When you notice a performance issue on an instance, what is your first instinct? I would say the majority of DBAs would start looking at the user and application processes the were running against the instance. While it's a pretty safe bet to make, how do you know you're not a part of the problem?
When was the last time you looked at your SQL Agent jobs? Do you have any jobs with overlapping execution times? I'm not just talking about jobs using the same schedule, but jobs that overlap every tenth execution, or every fourth. If you have one or two instances to manage it can be a trivial task to check this out, there are even a few pieces of software that can help. But what if you manage 100+ instances, with 100 jobs each? In this post we'll go over a custom built solution developed just for such a case.
The general concept is straight forward: We will calculate and add a delay to the execution of each job in such a way that we get the least amount of overlapping executions. We do this by getting all job execution data for a 24 hour period and then we add a small (ever increasing) delay to each job until we reach the lowest level of overlaps possible. This delay information is then stored in a table on the instance and is used by a 'Delay' step added to each job to delay job execution by the amount specified.
There are a few moving parts to this solution:
JobDelay Table: This table stores the job name and an integer representing the number of seconds to delay each execution of the job.

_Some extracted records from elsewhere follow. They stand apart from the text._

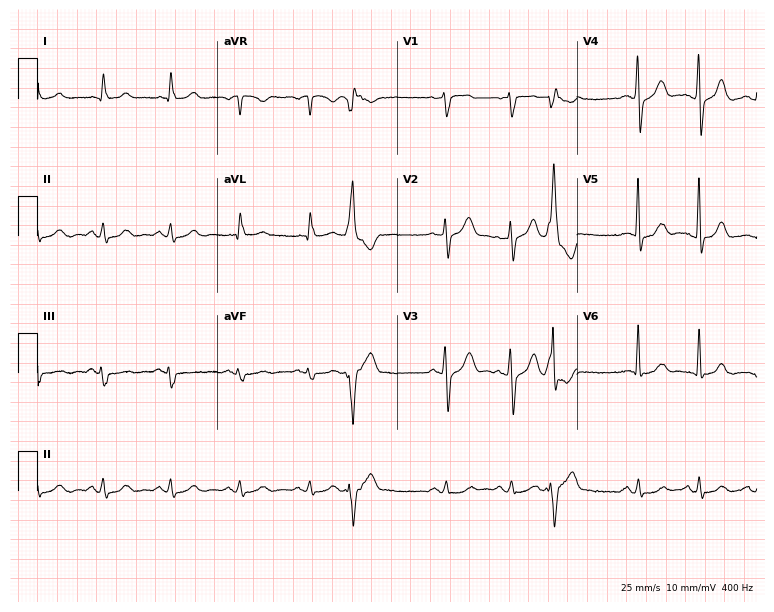
12-lead ECG (7.3-second recording at 400 Hz) from a 76-year-old male patient. Screened for six findings — first-degree AV block, right bundle branch block, left bundle branch block, sinus bradycardia, atrial fibrillation, sinus tachycardia — none is recorded. Other findings, if any, are not listed.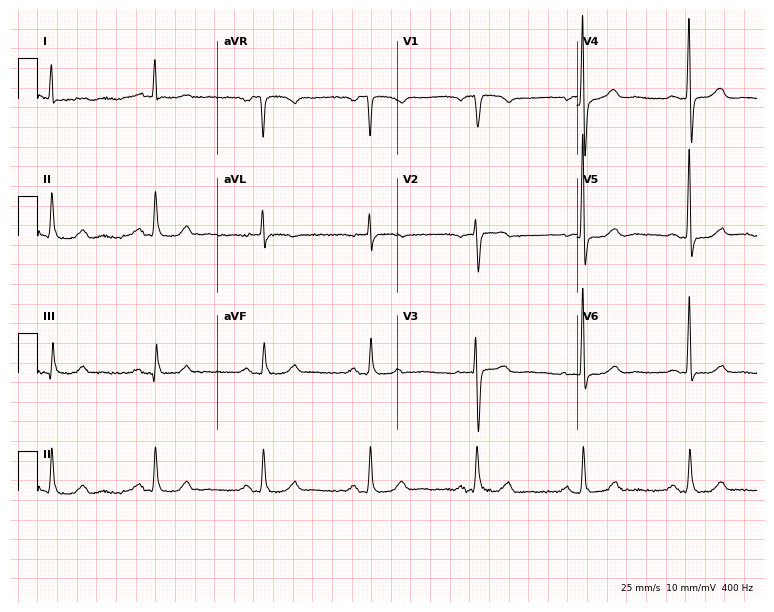
Standard 12-lead ECG recorded from a female patient, 78 years old. None of these six findings is recorded: first-degree AV block, right bundle branch block, left bundle branch block, sinus bradycardia, atrial fibrillation, sinus tachycardia. Findings outside these six are not listed.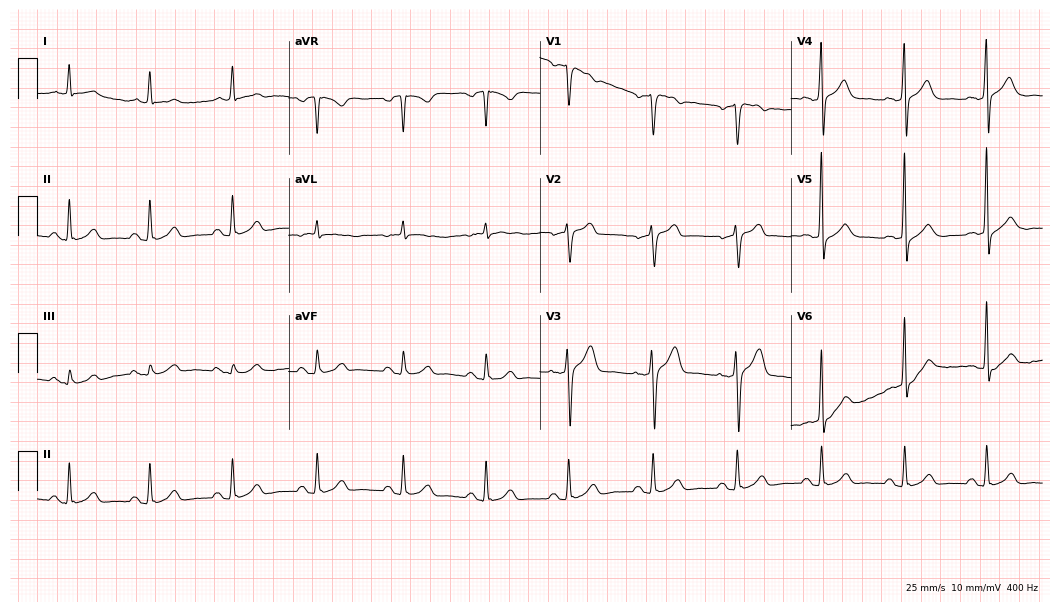
Standard 12-lead ECG recorded from a 51-year-old male patient. Read as a normal ECG.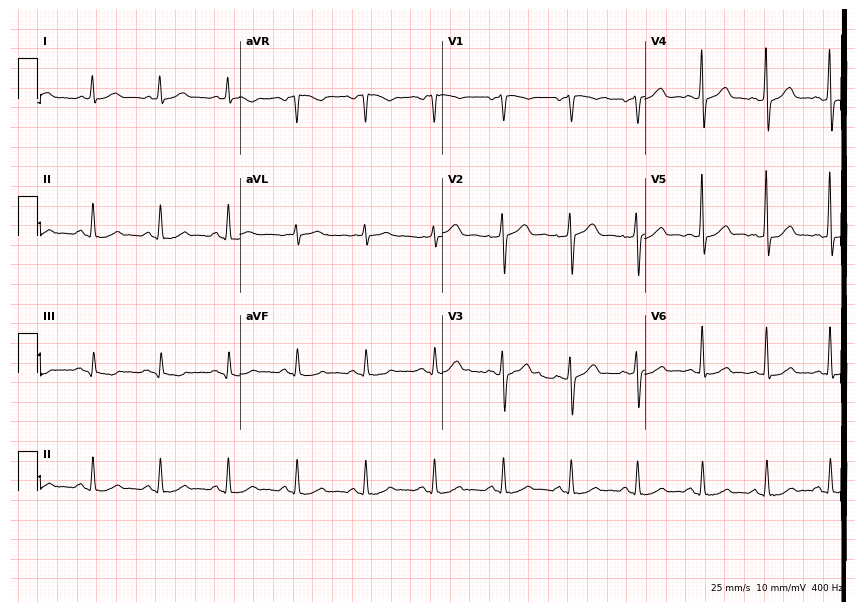
12-lead ECG (8.3-second recording at 400 Hz) from a 65-year-old man. Screened for six findings — first-degree AV block, right bundle branch block, left bundle branch block, sinus bradycardia, atrial fibrillation, sinus tachycardia — none is recorded.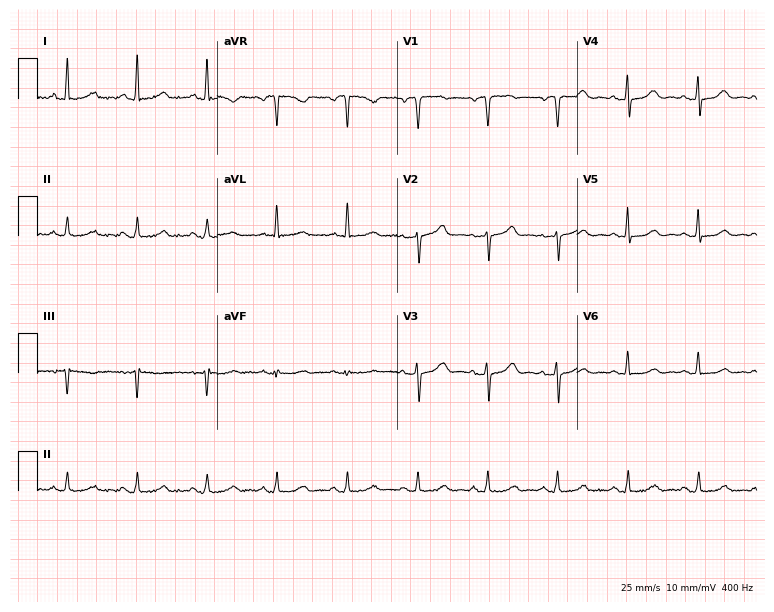
Standard 12-lead ECG recorded from a woman, 65 years old (7.3-second recording at 400 Hz). Read as a normal ECG.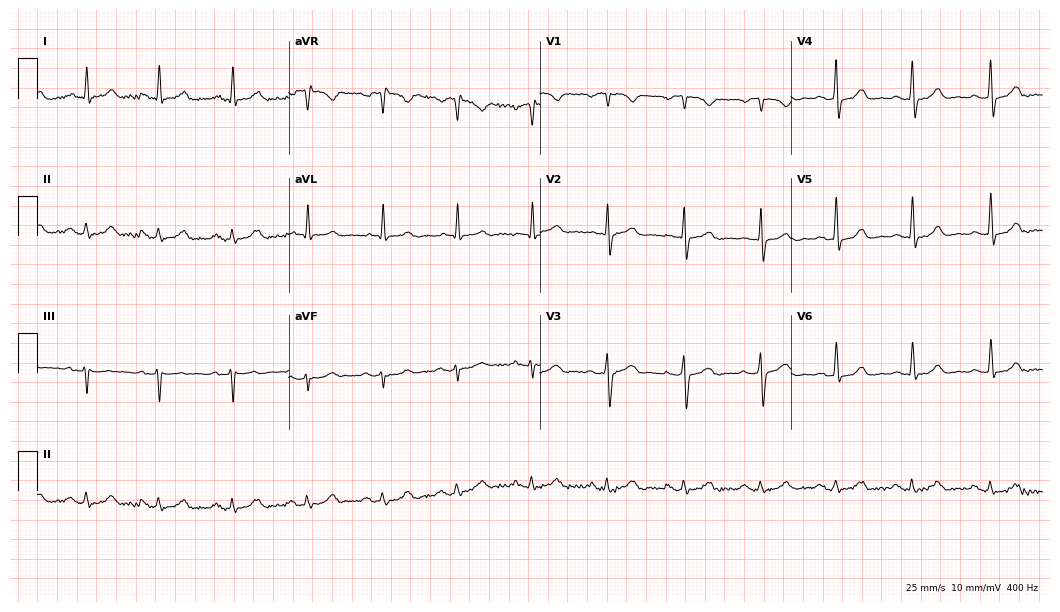
Resting 12-lead electrocardiogram (10.2-second recording at 400 Hz). Patient: a 72-year-old male. None of these six findings is recorded: first-degree AV block, right bundle branch block (RBBB), left bundle branch block (LBBB), sinus bradycardia, atrial fibrillation (AF), sinus tachycardia.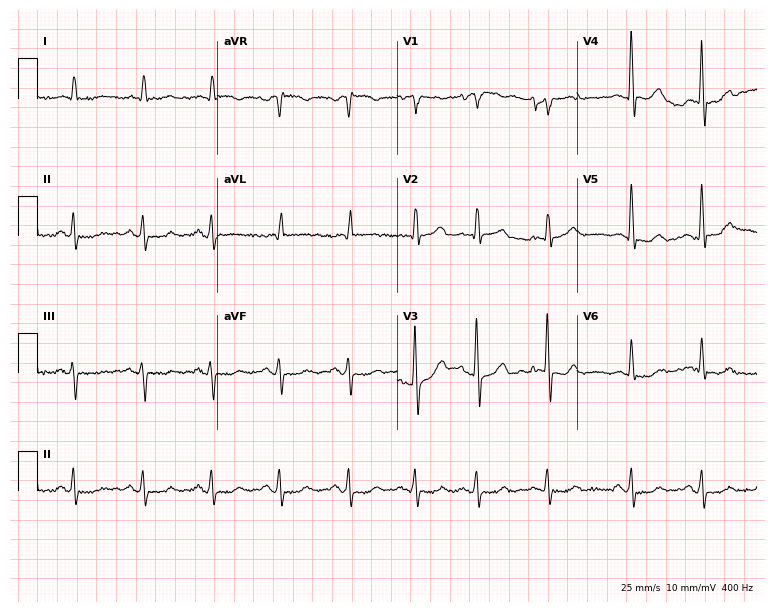
Standard 12-lead ECG recorded from a 77-year-old male. None of these six findings is recorded: first-degree AV block, right bundle branch block, left bundle branch block, sinus bradycardia, atrial fibrillation, sinus tachycardia. Findings outside these six are not listed.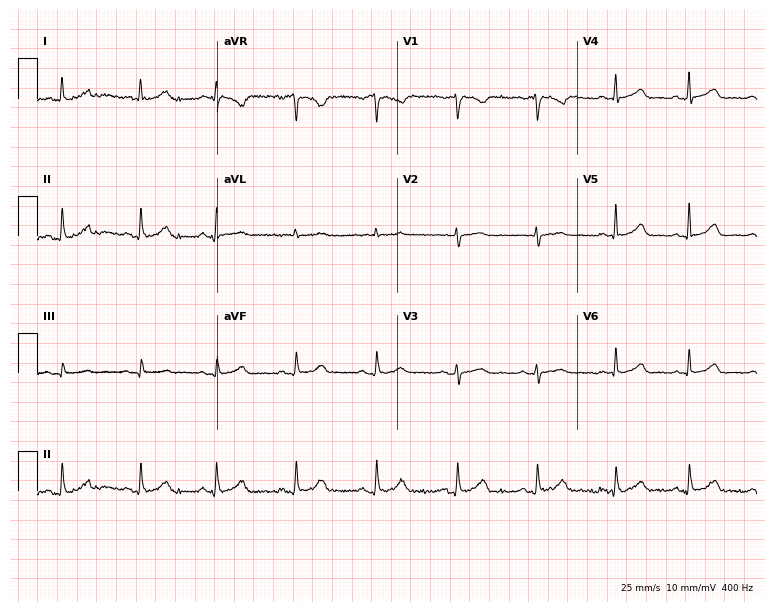
12-lead ECG from a woman, 39 years old. Labelled as a normal ECG.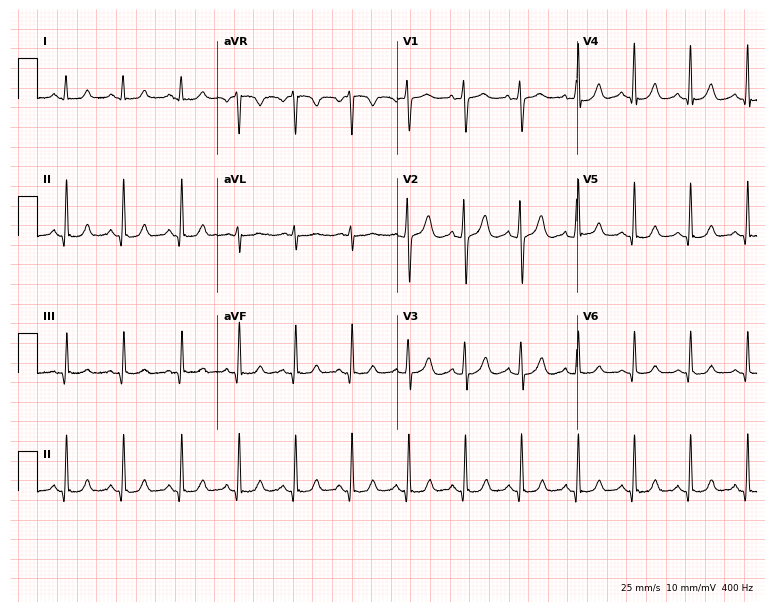
ECG — a 38-year-old woman. Findings include sinus tachycardia (a sinus rate of 100 beats per minute or more).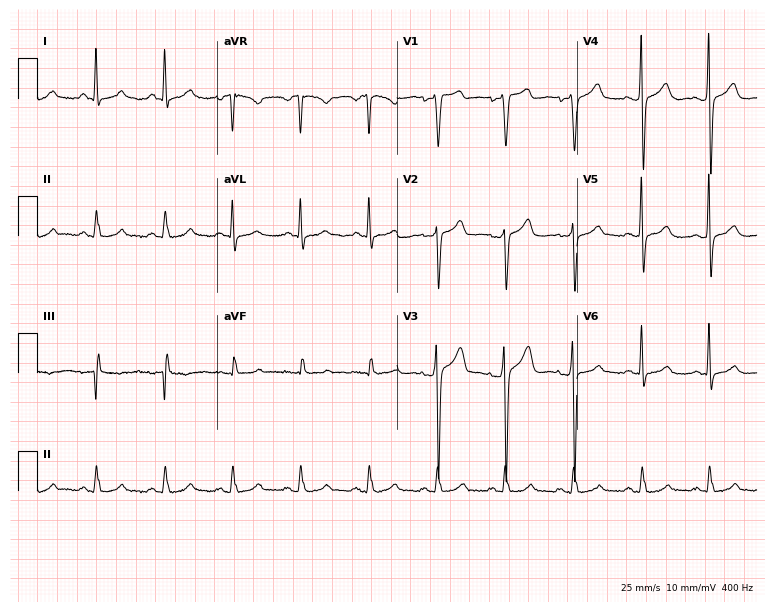
Electrocardiogram (7.3-second recording at 400 Hz), a female patient, 50 years old. Of the six screened findings (first-degree AV block, right bundle branch block, left bundle branch block, sinus bradycardia, atrial fibrillation, sinus tachycardia), none is recorded. Other findings, if any, are not listed.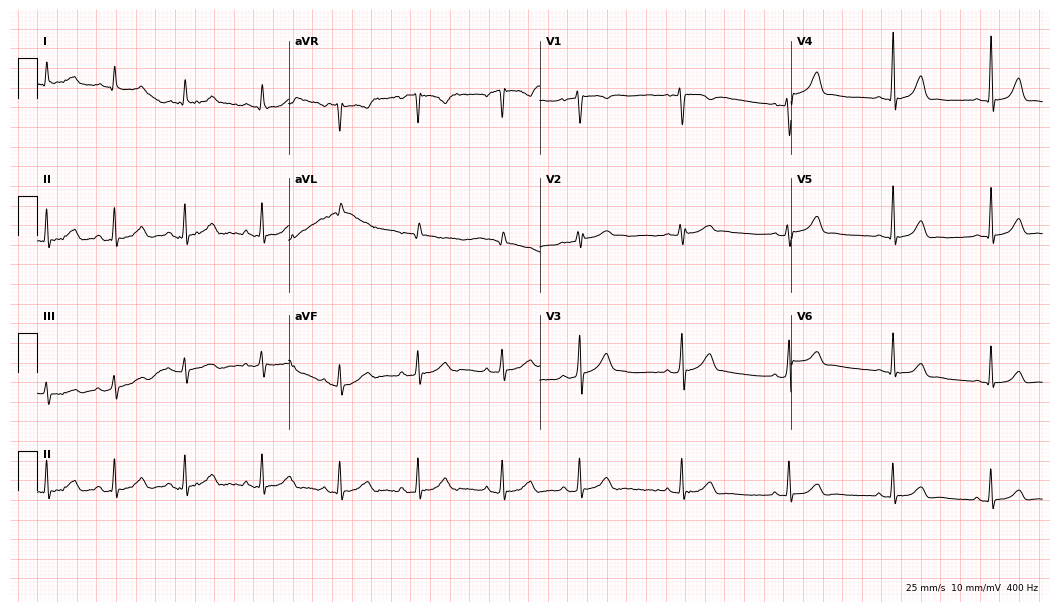
Electrocardiogram, a female patient, 18 years old. Of the six screened findings (first-degree AV block, right bundle branch block (RBBB), left bundle branch block (LBBB), sinus bradycardia, atrial fibrillation (AF), sinus tachycardia), none is recorded. Only these six findings were labelled.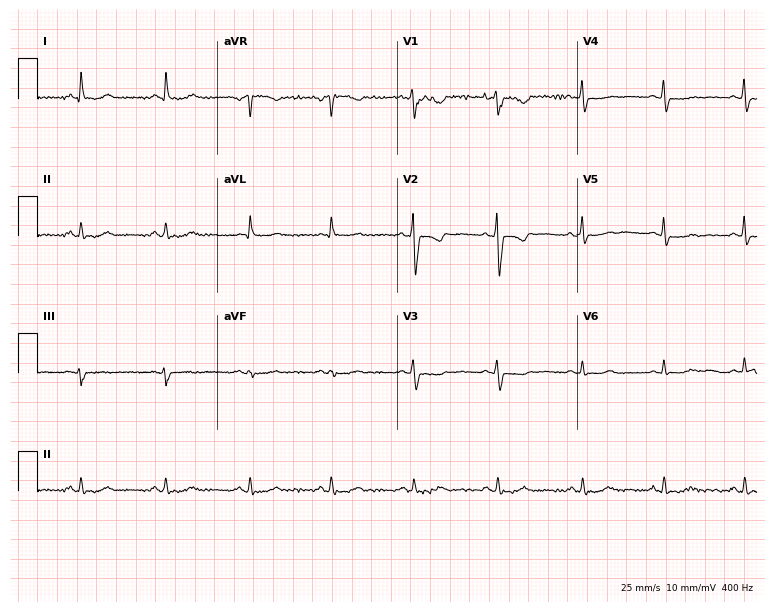
Electrocardiogram, a 47-year-old female patient. Of the six screened findings (first-degree AV block, right bundle branch block (RBBB), left bundle branch block (LBBB), sinus bradycardia, atrial fibrillation (AF), sinus tachycardia), none is recorded. Findings outside these six are not listed.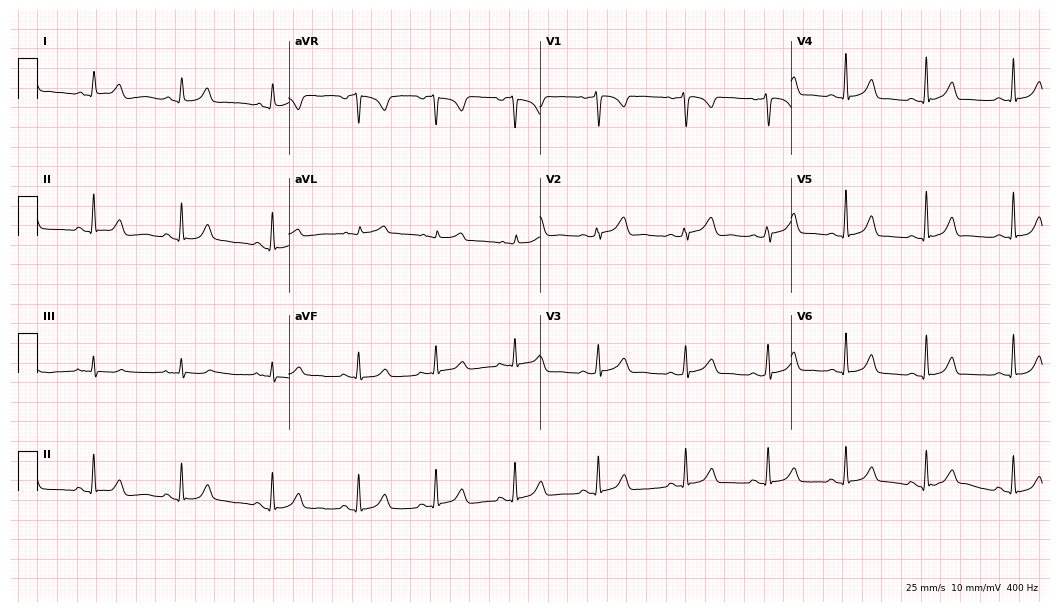
12-lead ECG (10.2-second recording at 400 Hz) from a 26-year-old female. Labelled as a normal ECG.

AddJobDelay Stored Procedure: This procedure loops through all jobs on the instance and adds a new 'Delay' step as the first step of the job. This step executes the following code:
DECLARE @delay INT = NULL; DECLARE @waitfor CHAR(8); SELECT @delay = delay_sec FROM JobDelay WHERE job_name = '[job name goes here]' SET @waitfor = LEFT(DATEADD(second,ISNULL(@delay,0),CAST('00:00:00' AS TIME)),8); WAITFOR DELAY @waitfor;
Because I didn't want to have to keep track of job ids, this solution requires that you use unique job names. Which is arguably something you should be doing anyhow.
GetJobData Stored Procedure: This procedure returns one row for every job execution scheduled for the next 24 hours. Currently it does not pay attention to the time of day that a job can run (coming in a future version) it just assumes all jobs execute on a 24 hour schedule. As an example, if a job executes every 15 minutes, you would see 96 rows for this job. Along with executions, this proc also determines the average duration for the job (minus the delay step), this is very important later in the process.
Overlap Checker: This is a C# console app that takes the data from the
GetJobData stored procedure and calculates the optimal delay for each job. Here is an overview of what this program is doing (with as little detail as I can muster):
In order for this to work we have to operate under a few assumptions:
- Jobs don't need to execute exactly when they were defined to run
- There is currently enough job history data in
msdb to be considered representative of a typical day
- We don't care about reducing overlaps of jobs that execute every minute, or every twelve hours.
Limitations: - All jobs must be uniquely named - Jobs with multiple schedules are currently ignored
Overall this solution has worked great. We saw an overall CPU reduction and "smoothing" effect on CPU spikes. I did doubt the effects at first, but turning the delays off quickly proved me wrong. Most jobs never see a delay more than 10-100 seconds, and overall this process only takes ~1 minute to execute per instance.
There was a big focus on getting execution times down on the application portion of this because I wanted to be able to run it directly on the instance. The initial version of this solution relied on pure TSQL and took ~45 minutes to execute, subsequent iterations used PowerShell which got it down to ~15 miuntes, and finally C# which got the execution times down to 30-45 seconds on average. Because of the amount of looping that occurs, moving this into a C# app was the right thing to do.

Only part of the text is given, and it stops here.